With the rapid development of new technology, the addition of new manufacturing capacity needs to be created. “There has been enormous advancement in gene editing technology since 2016 when CRISPR was discovered. There are now four or five primary ways to edit a genome, which is a faster, more widely application to use, and in the last three or four years, there have been two new gene editing technologies — prime editing and base editing. After new gene therapies have been approved by FDA, we need to get them manufactured in a cost-effective, efficient and safe manner.”

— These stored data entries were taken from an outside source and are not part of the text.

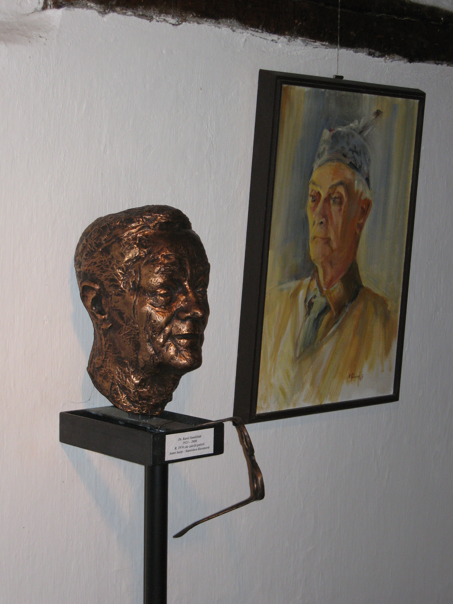 Busta Karla Samšiňáka od ak. sochařky Stanislavy Kavanové a portrét od Václava Pokorného (z inventáře Šolcova statku v Sobotce)
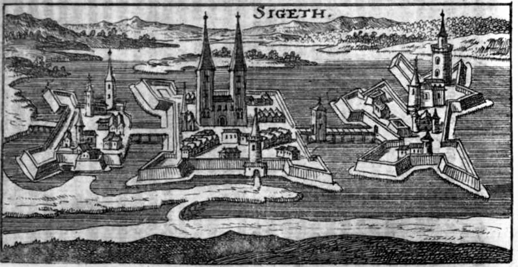 Szigetvár vára a "Das ehmals gedrückte, vonm Türken berückte, nun trefflich erquickte Königreich Hungarn." című műben, Frankfurt u. Leipzig 1688
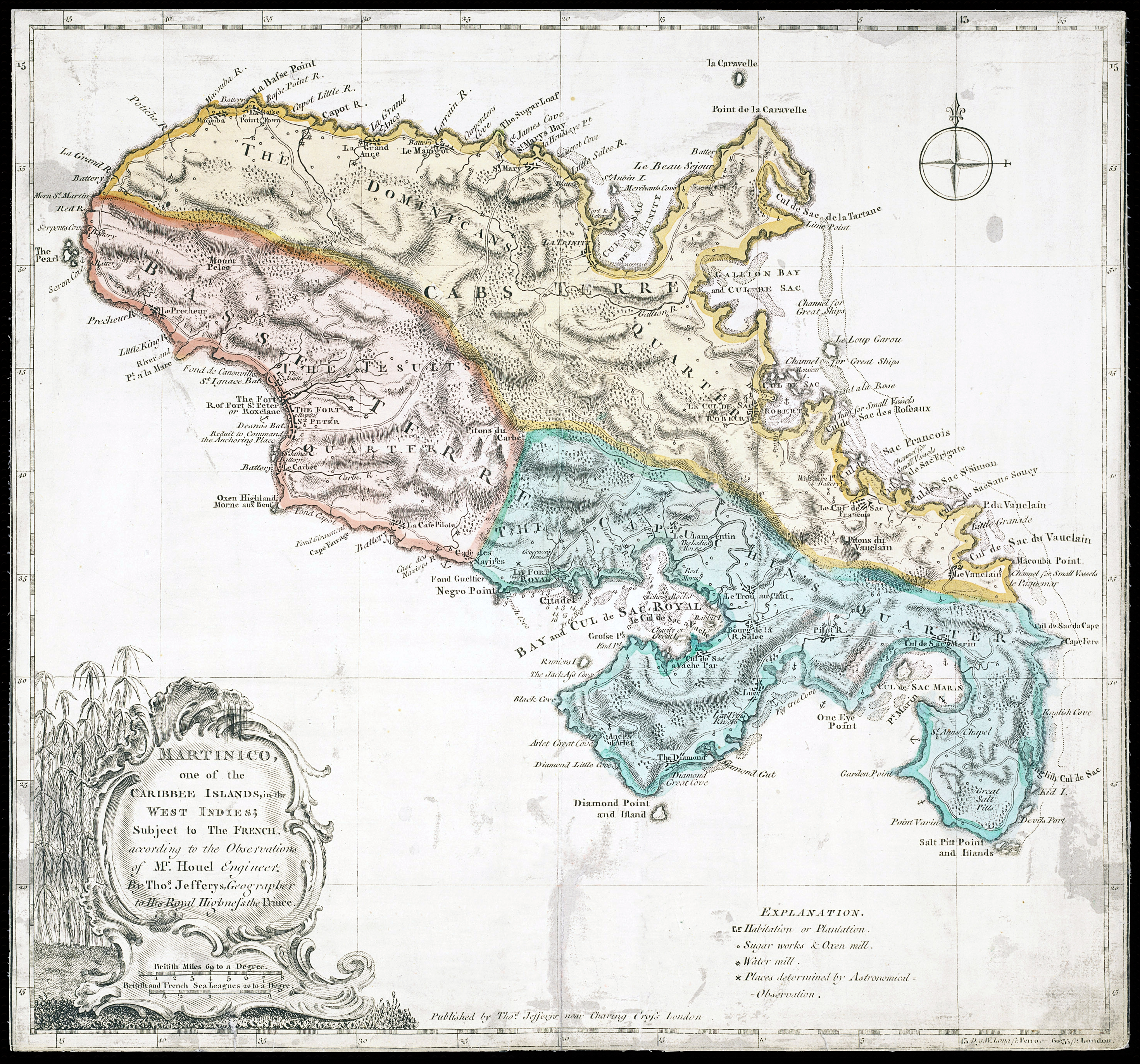 Martinique

Unlike pharmaceuticals, which are taken regularly over long periods of time or a lifetime until a disease is cured or being managed well, gene therapy is usually a one-time application, and the entire cost of the gene therapy must be paid upfront. However, unlike pharmaceuticals, gene therapies usually last either many months or years or indefinitely, so the one-time cost of the gene therapy must be compared to the long-term cost of taking pharmaceuticals for long periods of time or a lifetime.

“Payers need to make changes to how they provide coverage for one-time gene therapies, as opposed to pharmaceuticals, as the cost for a one-time gene therapy does not fit the same mold as reimbursing a patient for pharmaceuticals, as a patient typically pays for pharmaceuticals over a long period of time or a lifetime, not all at once,” says Barrett. “There are 7,000-plus genetic diseases that currently have no treatment. Through genetic testing, we need to identify faulty genes and what causes the genes to become faulty, then we need to develop an appropriate tool(s) to find the faulty genes, and then we need to apply the most applicable gene-editing tool to find and replace or correct the faulty genes.”

ASGCT is very hopeful researchers will make breakthroughs in the next five to 10 years. “We never know when a breakthrough might happen that could advance research tremendously and very quickly move us forward to the next stage of gene therapy that could help to diagnose and cure more people of their genetic diseases,” adds Barrett.